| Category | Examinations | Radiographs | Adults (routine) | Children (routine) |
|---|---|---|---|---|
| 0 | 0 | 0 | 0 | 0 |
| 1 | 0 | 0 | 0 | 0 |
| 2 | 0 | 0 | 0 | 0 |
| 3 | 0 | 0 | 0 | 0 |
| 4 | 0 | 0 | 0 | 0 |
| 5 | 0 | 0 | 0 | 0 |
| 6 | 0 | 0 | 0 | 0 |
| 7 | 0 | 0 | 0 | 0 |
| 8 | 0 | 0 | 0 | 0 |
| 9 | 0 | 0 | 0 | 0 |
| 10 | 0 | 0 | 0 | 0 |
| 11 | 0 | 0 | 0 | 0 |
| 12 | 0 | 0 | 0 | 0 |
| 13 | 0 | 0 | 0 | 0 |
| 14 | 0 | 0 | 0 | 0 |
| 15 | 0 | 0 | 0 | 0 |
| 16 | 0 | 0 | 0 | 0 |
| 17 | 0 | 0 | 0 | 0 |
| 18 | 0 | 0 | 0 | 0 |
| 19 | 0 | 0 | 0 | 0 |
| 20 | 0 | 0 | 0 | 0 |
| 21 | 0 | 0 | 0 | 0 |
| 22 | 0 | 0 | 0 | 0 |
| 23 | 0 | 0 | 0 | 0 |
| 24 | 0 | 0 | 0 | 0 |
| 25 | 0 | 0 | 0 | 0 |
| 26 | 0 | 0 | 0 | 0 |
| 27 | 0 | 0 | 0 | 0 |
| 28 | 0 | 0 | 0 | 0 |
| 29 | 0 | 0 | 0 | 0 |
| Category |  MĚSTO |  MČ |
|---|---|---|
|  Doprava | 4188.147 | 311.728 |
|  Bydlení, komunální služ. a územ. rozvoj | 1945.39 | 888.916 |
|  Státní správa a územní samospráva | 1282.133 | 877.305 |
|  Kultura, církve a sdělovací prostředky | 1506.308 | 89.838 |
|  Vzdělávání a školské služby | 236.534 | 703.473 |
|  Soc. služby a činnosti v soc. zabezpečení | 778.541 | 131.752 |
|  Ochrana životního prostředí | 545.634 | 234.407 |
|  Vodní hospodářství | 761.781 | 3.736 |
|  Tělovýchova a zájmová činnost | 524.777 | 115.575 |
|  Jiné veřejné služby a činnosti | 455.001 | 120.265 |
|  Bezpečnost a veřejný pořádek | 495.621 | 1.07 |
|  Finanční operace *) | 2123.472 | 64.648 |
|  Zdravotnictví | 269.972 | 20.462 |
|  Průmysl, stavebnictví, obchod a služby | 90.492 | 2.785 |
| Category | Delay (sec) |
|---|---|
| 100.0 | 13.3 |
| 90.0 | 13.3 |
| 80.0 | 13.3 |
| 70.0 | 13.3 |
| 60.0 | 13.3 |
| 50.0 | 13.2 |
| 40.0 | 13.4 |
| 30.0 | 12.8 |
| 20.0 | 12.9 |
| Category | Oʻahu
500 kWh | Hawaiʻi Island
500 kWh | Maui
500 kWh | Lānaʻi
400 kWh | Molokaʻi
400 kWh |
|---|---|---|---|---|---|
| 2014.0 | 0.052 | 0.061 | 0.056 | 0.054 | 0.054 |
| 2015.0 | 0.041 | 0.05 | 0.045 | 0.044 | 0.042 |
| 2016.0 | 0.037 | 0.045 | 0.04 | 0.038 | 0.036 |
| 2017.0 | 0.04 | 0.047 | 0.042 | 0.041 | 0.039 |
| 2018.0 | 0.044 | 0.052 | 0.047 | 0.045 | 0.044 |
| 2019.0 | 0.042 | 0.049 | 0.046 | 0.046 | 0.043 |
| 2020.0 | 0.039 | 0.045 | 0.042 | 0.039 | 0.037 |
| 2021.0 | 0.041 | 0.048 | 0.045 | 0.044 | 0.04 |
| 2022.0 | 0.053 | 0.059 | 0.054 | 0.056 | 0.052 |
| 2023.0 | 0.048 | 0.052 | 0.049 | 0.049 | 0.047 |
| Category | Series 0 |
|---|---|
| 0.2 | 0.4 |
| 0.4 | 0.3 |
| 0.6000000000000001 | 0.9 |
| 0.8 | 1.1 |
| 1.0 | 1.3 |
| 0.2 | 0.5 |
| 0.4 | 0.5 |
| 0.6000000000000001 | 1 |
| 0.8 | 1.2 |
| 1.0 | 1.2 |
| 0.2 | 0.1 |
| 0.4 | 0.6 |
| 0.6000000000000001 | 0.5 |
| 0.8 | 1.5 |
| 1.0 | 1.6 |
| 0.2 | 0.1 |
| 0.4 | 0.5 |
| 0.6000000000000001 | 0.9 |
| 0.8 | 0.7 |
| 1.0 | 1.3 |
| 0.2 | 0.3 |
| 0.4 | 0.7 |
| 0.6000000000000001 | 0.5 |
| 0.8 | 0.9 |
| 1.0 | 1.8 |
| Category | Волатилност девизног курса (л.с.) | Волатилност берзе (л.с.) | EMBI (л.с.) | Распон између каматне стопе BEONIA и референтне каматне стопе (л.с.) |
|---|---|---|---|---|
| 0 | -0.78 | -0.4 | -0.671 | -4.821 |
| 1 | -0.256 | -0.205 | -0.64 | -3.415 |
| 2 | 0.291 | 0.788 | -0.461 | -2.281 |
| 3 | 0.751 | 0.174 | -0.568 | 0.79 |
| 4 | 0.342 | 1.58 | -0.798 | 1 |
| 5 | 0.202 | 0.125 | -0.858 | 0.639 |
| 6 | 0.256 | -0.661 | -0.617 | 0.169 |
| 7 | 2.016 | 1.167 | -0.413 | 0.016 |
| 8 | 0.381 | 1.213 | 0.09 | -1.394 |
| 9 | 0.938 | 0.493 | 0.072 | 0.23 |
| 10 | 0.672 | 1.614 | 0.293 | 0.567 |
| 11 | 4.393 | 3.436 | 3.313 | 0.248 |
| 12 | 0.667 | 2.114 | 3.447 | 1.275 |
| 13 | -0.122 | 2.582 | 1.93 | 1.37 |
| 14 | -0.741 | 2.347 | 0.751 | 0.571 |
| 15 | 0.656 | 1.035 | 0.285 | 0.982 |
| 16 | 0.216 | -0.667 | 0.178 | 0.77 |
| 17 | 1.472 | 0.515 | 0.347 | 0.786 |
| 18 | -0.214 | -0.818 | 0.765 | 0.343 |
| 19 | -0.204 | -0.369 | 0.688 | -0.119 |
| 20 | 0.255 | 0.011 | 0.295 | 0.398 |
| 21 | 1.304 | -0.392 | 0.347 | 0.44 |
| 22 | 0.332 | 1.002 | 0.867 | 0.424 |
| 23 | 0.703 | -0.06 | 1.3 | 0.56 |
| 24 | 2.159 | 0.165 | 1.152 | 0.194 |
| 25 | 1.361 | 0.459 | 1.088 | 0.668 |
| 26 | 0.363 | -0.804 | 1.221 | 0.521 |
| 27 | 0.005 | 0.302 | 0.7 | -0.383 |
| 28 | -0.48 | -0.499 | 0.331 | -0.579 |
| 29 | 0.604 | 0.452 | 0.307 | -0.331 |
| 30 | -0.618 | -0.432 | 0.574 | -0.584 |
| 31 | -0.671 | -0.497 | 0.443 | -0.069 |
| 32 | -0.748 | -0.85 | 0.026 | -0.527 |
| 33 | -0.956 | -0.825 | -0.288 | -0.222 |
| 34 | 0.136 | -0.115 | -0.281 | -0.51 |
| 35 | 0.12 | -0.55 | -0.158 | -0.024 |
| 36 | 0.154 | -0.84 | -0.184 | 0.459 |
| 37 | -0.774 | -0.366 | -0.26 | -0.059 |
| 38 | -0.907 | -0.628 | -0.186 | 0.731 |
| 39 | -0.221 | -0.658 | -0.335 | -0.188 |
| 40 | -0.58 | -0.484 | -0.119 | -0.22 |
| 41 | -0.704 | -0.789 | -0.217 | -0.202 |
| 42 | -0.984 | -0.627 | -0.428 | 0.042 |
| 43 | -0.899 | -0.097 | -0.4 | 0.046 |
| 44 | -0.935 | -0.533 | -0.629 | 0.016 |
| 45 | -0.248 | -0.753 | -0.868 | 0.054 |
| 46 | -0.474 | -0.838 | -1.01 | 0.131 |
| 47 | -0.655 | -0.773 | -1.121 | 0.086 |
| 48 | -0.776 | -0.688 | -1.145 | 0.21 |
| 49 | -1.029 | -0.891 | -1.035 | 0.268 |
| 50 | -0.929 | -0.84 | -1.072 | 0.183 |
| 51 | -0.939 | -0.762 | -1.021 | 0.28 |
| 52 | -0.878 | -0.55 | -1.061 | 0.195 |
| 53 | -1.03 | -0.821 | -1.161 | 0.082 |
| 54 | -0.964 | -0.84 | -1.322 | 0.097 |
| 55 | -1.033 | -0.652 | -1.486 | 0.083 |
━━━━
Work task:
Print exactly the lines of the listing above starting at the line containing "70.0 | 13.3 |" and ending at the line containing "0.039 | 0.037 |", both included.

Answer section:
| 70.0 | 13.3 |
| 60.0 | 13.3 |
| 50.0 | 13.2 |
| 40.0 | 13.4 |
| 30.0 | 12.8 |
| 20.0 | 12.9 |
| Category | Oʻahu
500 kWh | Hawaiʻi Island
500 kWh | Maui
500 kWh | Lānaʻi
400 kWh | Molokaʻi
400 kWh |
|---|---|---|---|---|---|
| 2014.0 | 0.052 | 0.061 | 0.056 | 0.054 | 0.054 |
| 2015.0 | 0.041 | 0.05 | 0.045 | 0.044 | 0.042 |
| 2016.0 | 0.037 | 0.045 | 0.04 | 0.038 | 0.036 |
| 2017.0 | 0.04 | 0.047 | 0.042 | 0.041 | 0.039 |
| 2018.0 | 0.044 | 0.052 | 0.047 | 0.045 | 0.044 |
| 2019.0 | 0.042 | 0.049 | 0.046 | 0.046 | 0.043 |
| 2020.0 | 0.039 | 0.045 | 0.042 | 0.039 | 0.037 |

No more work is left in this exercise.